▸ To do: Copy out all the lines of the data precisely, omitting any pictures.

▸ Information shown:
= = = = = = =

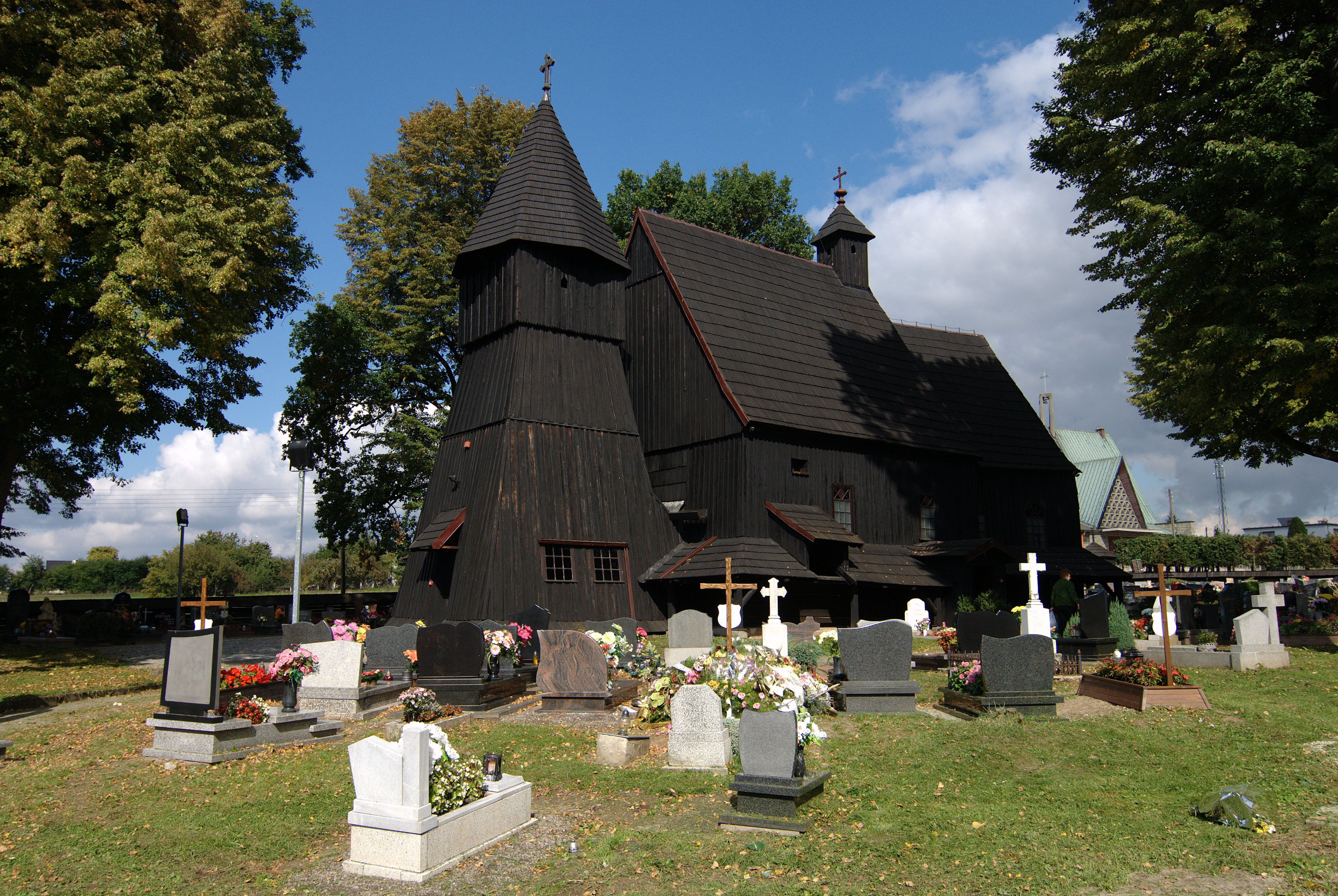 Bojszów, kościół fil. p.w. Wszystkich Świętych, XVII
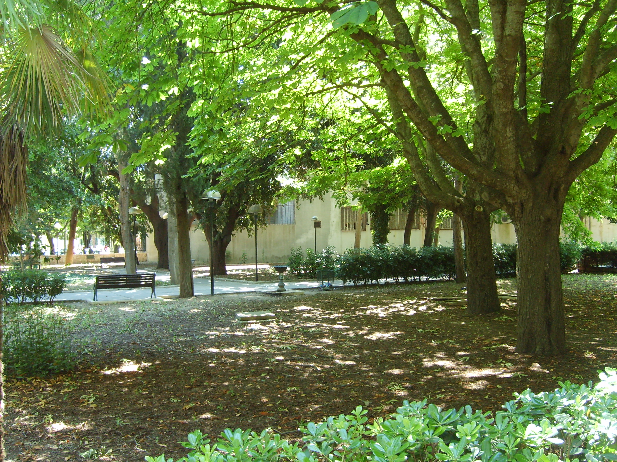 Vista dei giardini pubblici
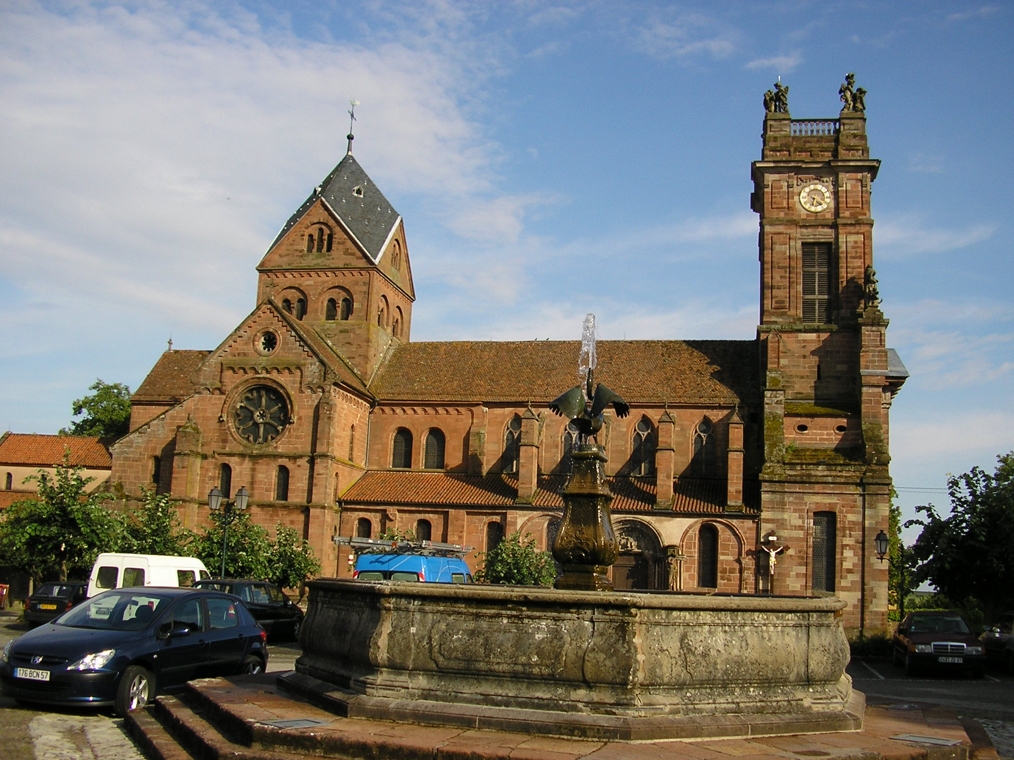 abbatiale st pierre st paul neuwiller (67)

= = = = = = =

▸ Answer to this problem:
 Bojszów, kościół fil. p.w. Wszystkich Świętych, XVII
 Vista dei giardini pubblici
 abbatiale st pierre st paul neuwiller (67)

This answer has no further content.